DIRECTIONS FOR THIS TASK: Only the pictures are dropped. Restate each line below word for word.

SUPPLIED INFORMATION:
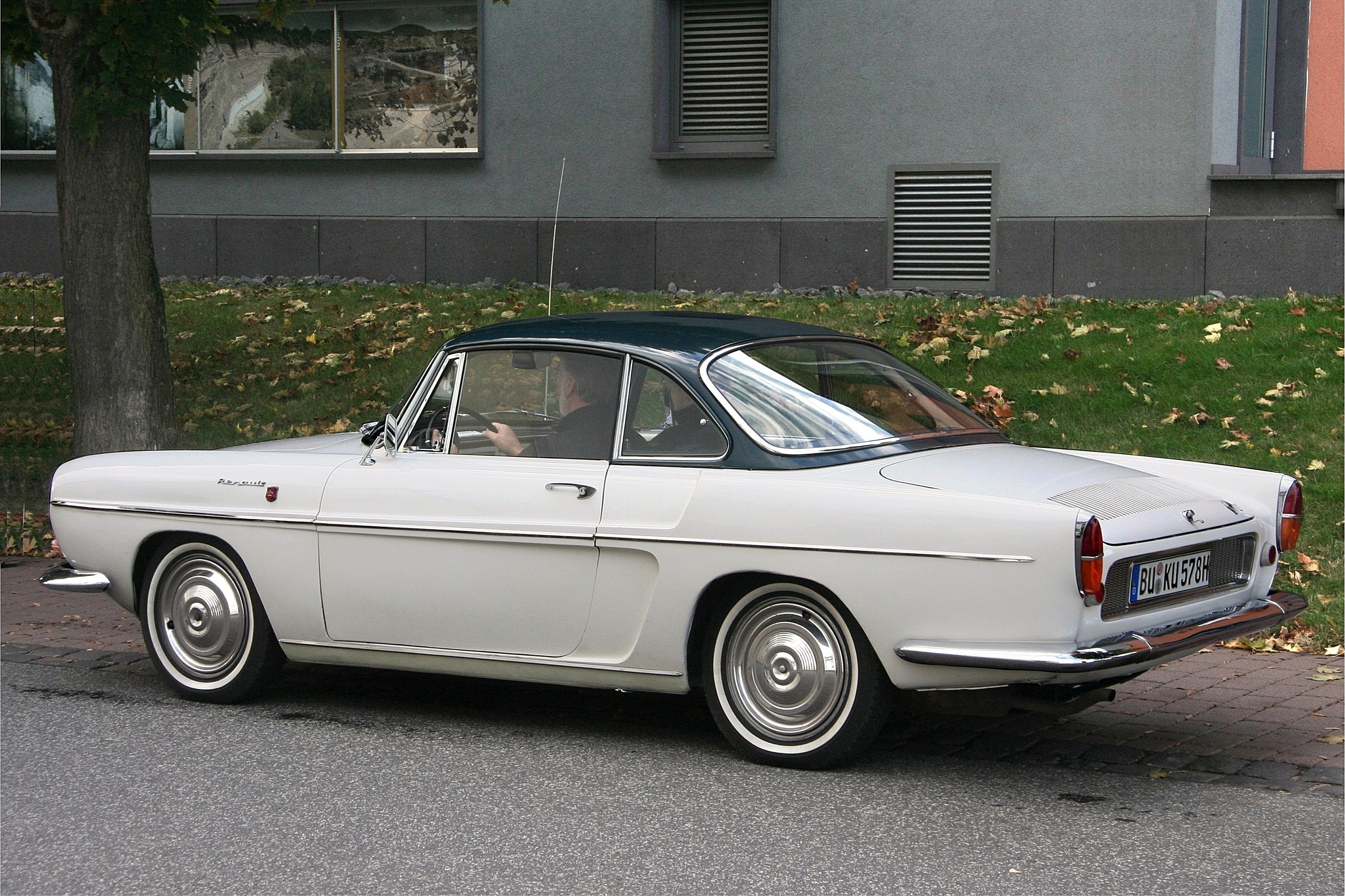 Renault Floride S mit Hardtop, Baujahr 1963 (Phantasiekennzeichen)
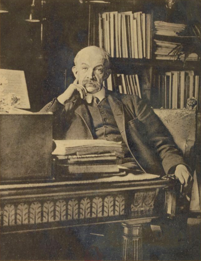 Lucien Herr photographié à sa table de travail par l'archéologue Joseph Chamonard, vers 1914 [1]. Cliché publié dans l'ouvrage de Charles Andler, Vie de Lucien Herr (1864-1926), Paris, Rieder, 1926.
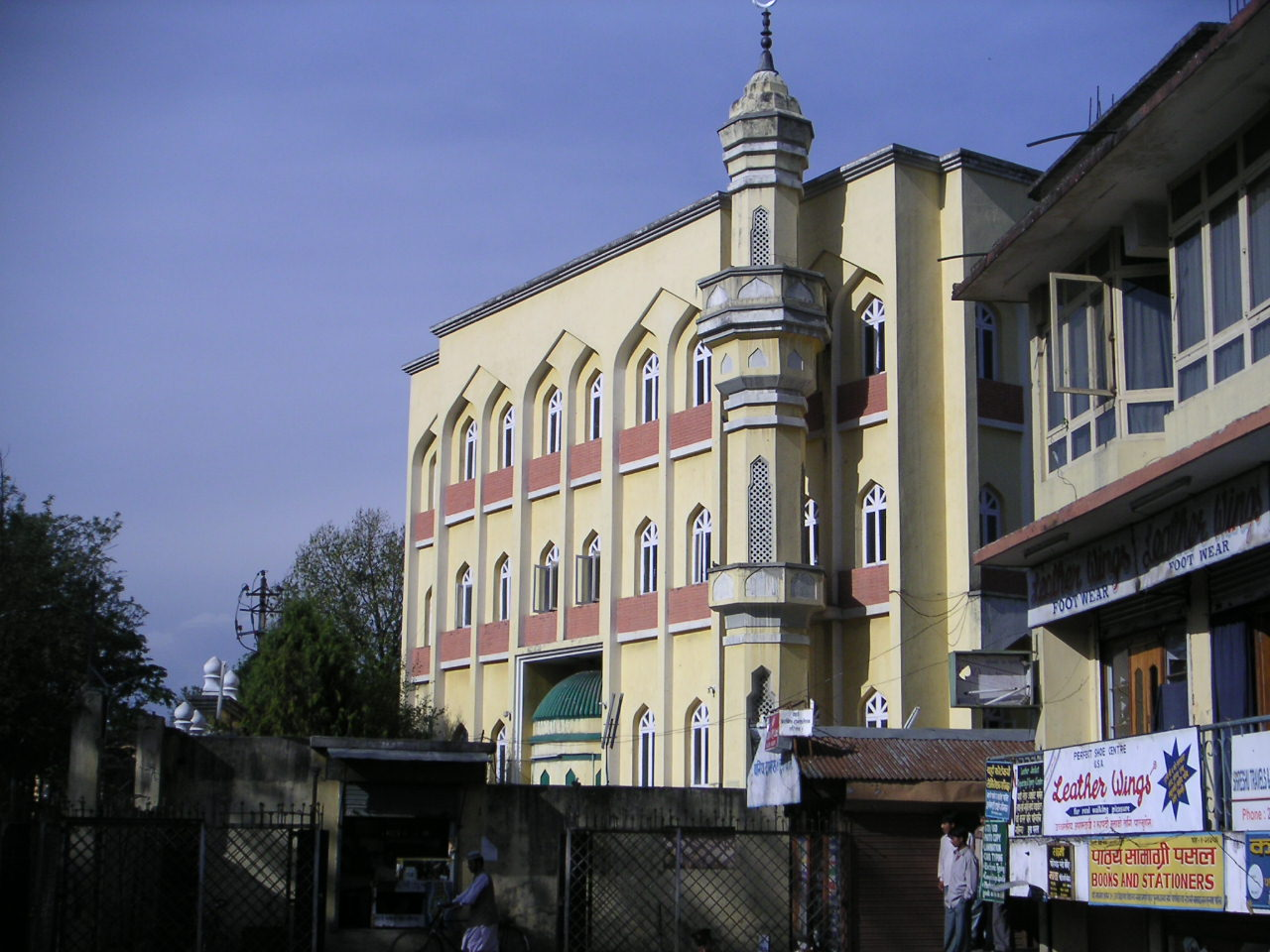 Mosque, Kathmandu. Photo: Soman

RESPONSE BELOW:
 Renault Floride S mit Hardtop, Baujahr 1963 (Phantasiekennzeichen)
 Lucien Herr photographié à sa table de travail par l'archéologue Joseph Chamonard, vers 1914 [1]. Cliché publié dans l'ouvrage de Charles Andler, Vie de Lucien Herr (1864-1926), Paris, Rieder, 1926.
 Mosque, Kathmandu. Photo: Soman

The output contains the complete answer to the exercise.